Working with Algorithms#
Memorax provides several RL algorithms optimized for memory-augmented learning.
Available Algorithms#
Algorithm |
Action Space |
Use Case |
|---|---|---|
PPO |
Discrete & Continuous |
General-purpose, stable training |
DQN |
Discrete |
Value-based learning |
SAC |
Continuous |
Maximum entropy RL |
PQN |
Discrete |
On-policy Q-learning |
PPO (Proximal Policy Optimization)#
Best for general-purpose training with memory architectures.
from memorax.algorithms import PPO, PPOConfig
cfg = PPOConfig(
name="PPO-Experiment",
num_envs=8,
num_eval_envs=16,
num_steps=128,
gamma=0.99,
gae_lambda=0.95,
num_minibatches=4,
update_epochs=4,
normalize_advantage=True,
clip_coef=0.2,
clip_vloss=True,
ent_coef=0.01,
vf_coef=0.5,
burn_in_length=0, # RNN burn-in steps
)
agent = PPO(cfg, env, env_params, actor, critic, actor_optimizer, critic_optimizer)
Key Parameters#
num_envs: Number of parallel environments for trainingnum_steps: Steps per rollout before updateclip_coef: PPO clipping coefficient (0.1-0.3)burn_in_length: Steps to “warm up” RNN hidden state
DQN (Deep Q-Network)#
For discrete action spaces with value-based learning.
from memorax.algorithms import DQN, DQNConfig
cfg = DQNConfig(
name="DQN-Experiment",
num_envs=8,
buffer_size=100_000,
batch_size=32,
learning_starts=1000,
target_update_freq=1000,
gamma=0.99,
epsilon_start=1.0,
epsilon_end=0.05,
epsilon_decay_steps=50_000,
)
agent = DQN(cfg, env, env_params, q_network, optimizer)
SAC (Soft Actor-Critic)#
For continuous control with entropy regularization.
from memorax.algorithms import SAC, SACConfig
cfg = SACConfig(
name="SAC-Experiment",
num_envs=8,
buffer_size=1_000_000,
batch_size=256,
learning_starts=10_000,
gamma=0.99,
tau=0.005,
alpha=0.2, # Temperature parameter
auto_alpha=True, # Learn temperature
)
agent = SAC(cfg, env, env_params, actor, critic, critic, actor_optimizer, critic_optimizer, alpha_optimizer)
Training Loop Pattern#
All algorithms follow the same interface:
# Initialize
key, state = agent.init(key)
# Optional: warmup (fill replay buffer for off-policy)

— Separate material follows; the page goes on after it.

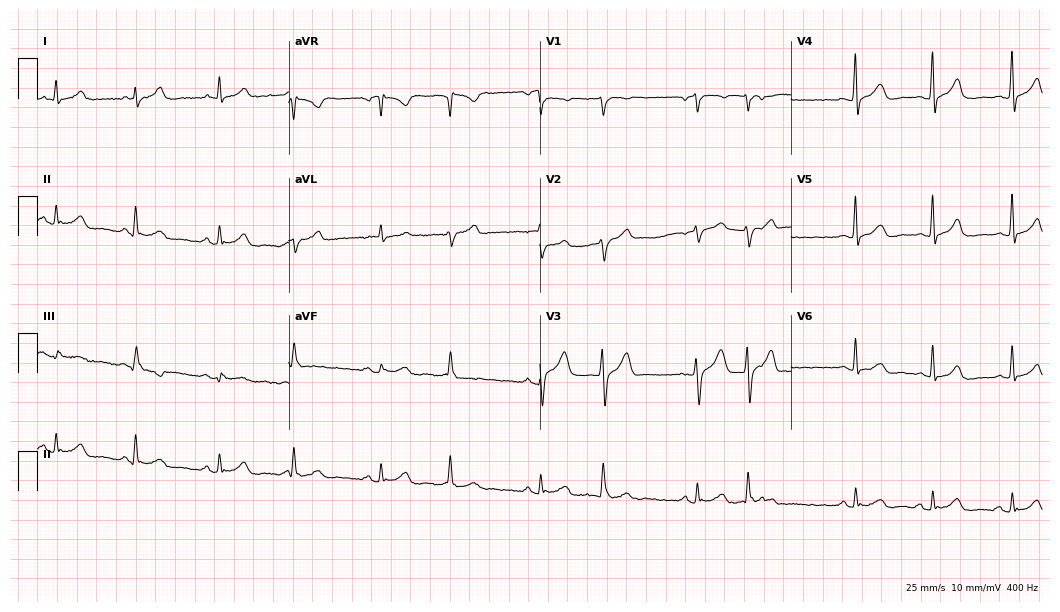
ECG — a 57-year-old man. Screened for six findings — first-degree AV block, right bundle branch block (RBBB), left bundle branch block (LBBB), sinus bradycardia, atrial fibrillation (AF), sinus tachycardia — none is recorded. Findings outside these six are not listed.

key, state = agent.warmup(key, state, num_steps=10_000)
# Train
key, state, transitions = agent.train(key, state, num_steps=100_000)
# Evaluate
key, returns = agent.evaluate(key, state, num_episodes=10)

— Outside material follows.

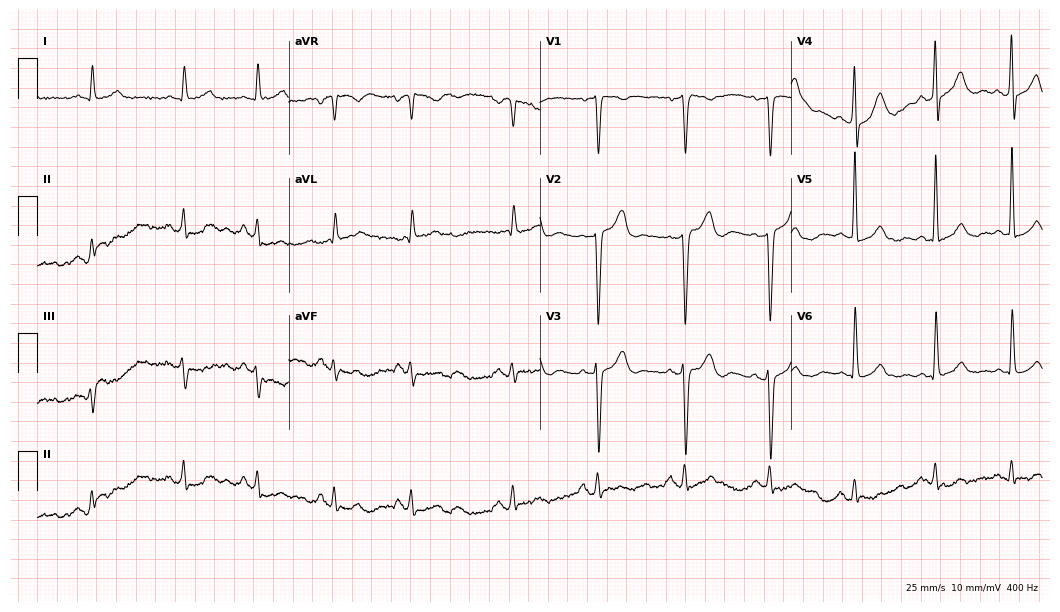
Electrocardiogram, a 68-year-old male. Overall reading on record: normal ECG.

Burn-in for Recurrent Networks#
When using RNNs/SSMs, use burn-in to establish hidden state context:
cfg = PPOConfig(
burn_in_length=20, # 20 steps of context
num_steps=128,
)
This replays the first burn_in_length steps without gradient to initialize the hidden state before computing losses.